### DATA FOR REVIEW
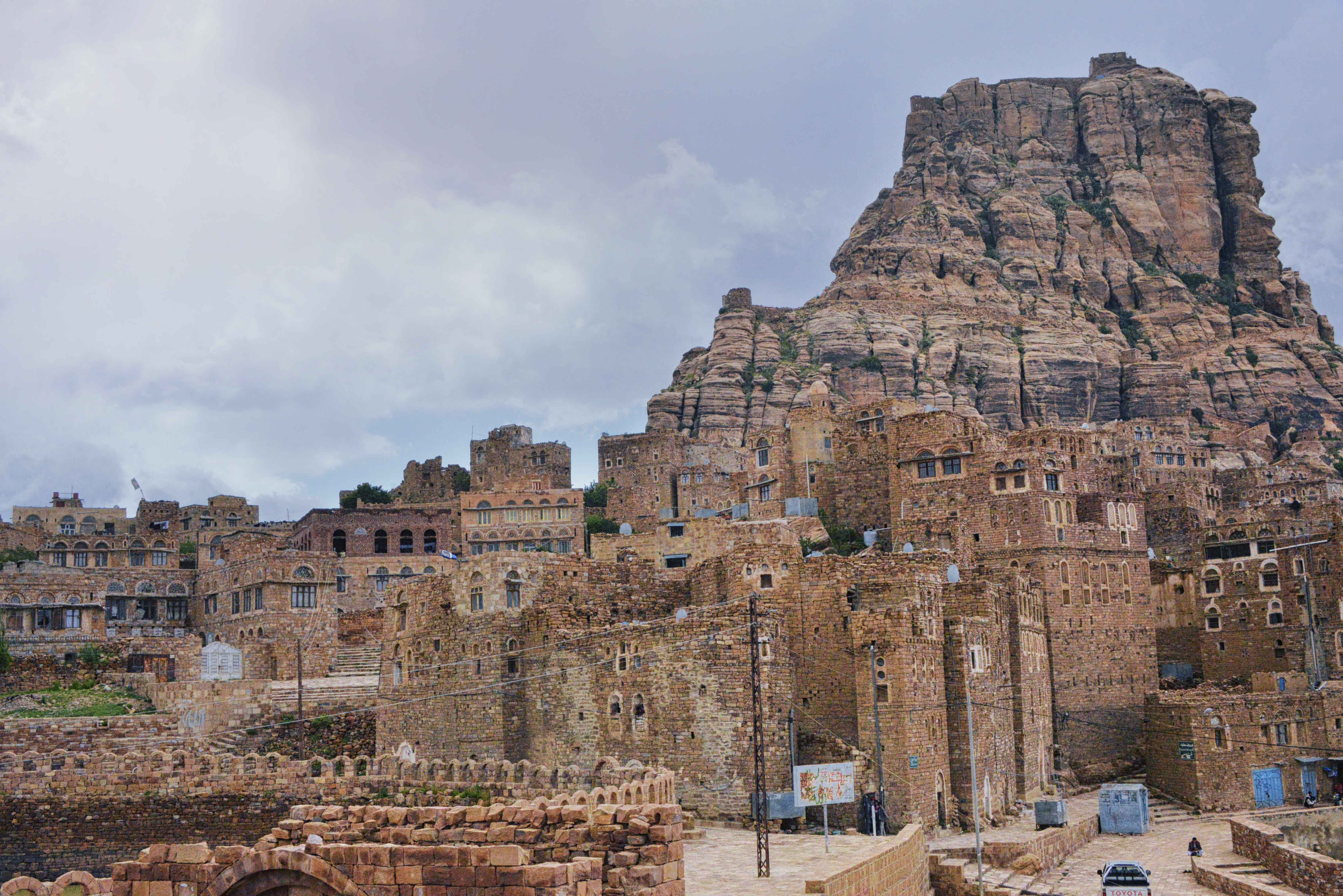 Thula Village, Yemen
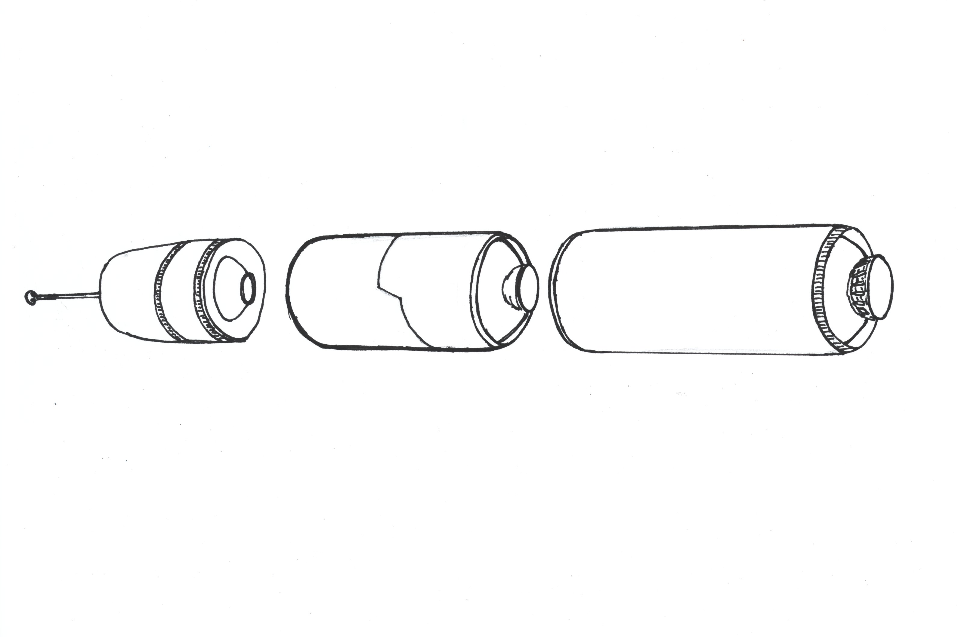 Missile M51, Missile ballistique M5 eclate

==

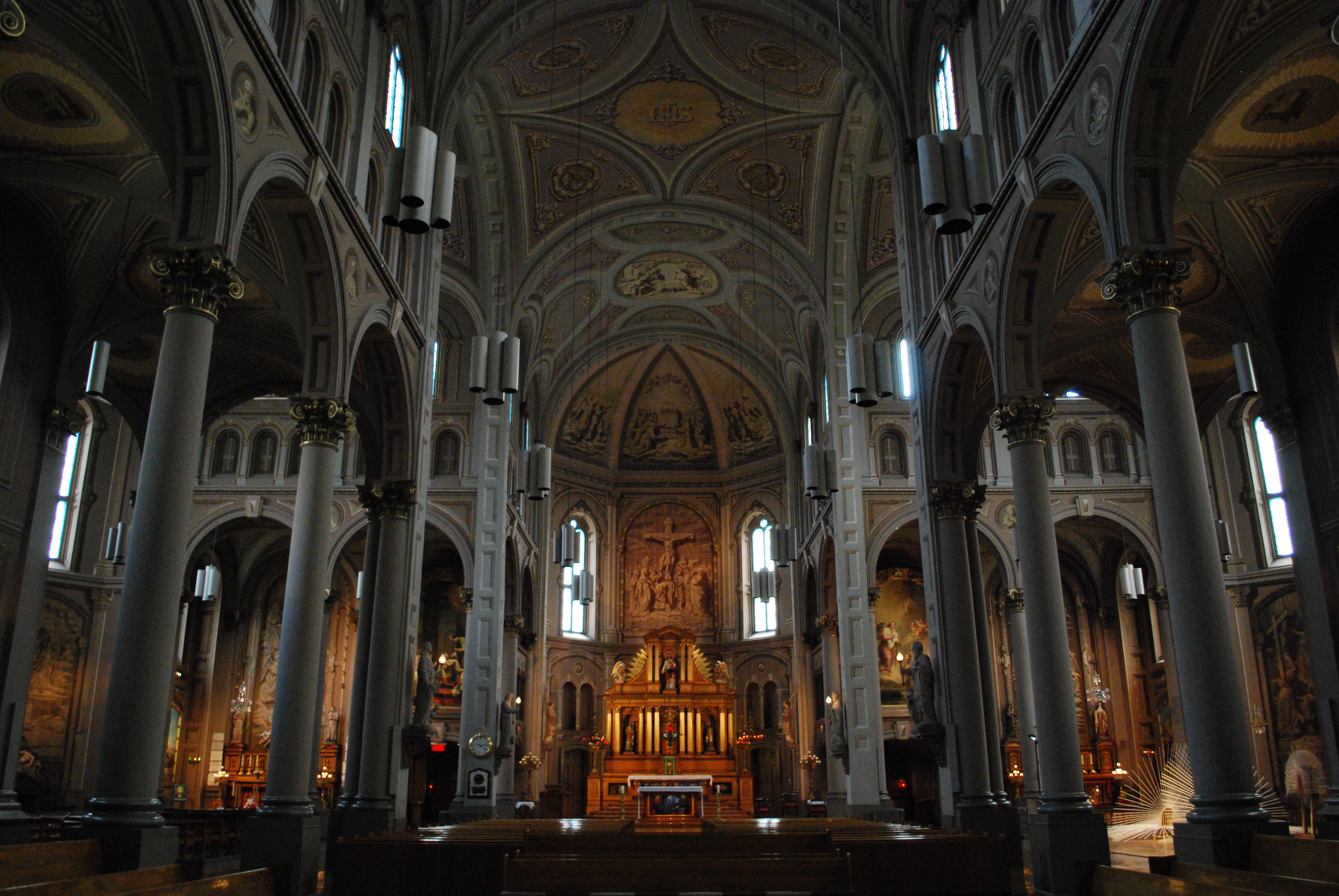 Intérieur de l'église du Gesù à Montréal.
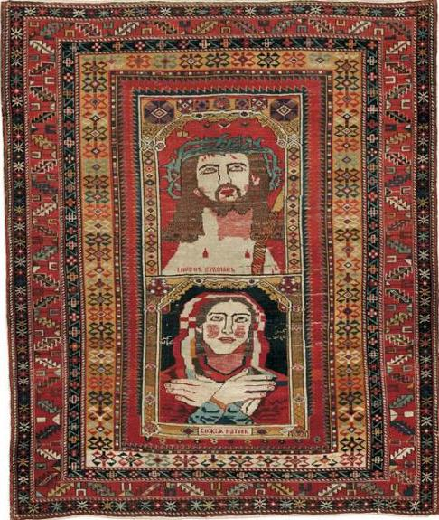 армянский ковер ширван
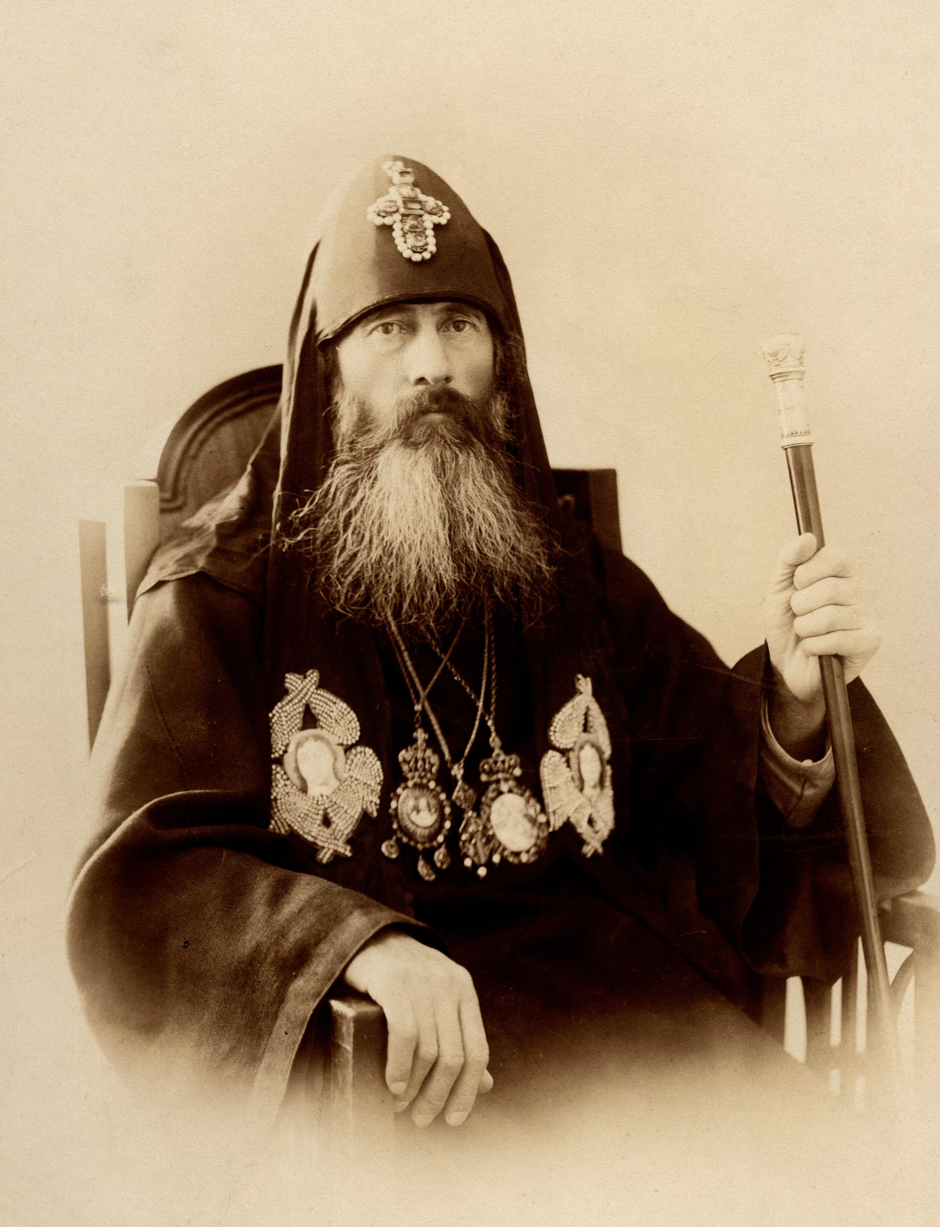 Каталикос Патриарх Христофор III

### INSTRUCTIONS FOR THE TASK
Please repeat, exactly as written, the lines in the records above, starting with the one that has "Thula Village, Yemen" and going on through the one that has "Missile M51, Missile ballistique M5 eclate". Pictures are to be left out.

### ANSWER AREA
 Thula Village, Yemen
 Missile M51, Missile ballistique M5 eclate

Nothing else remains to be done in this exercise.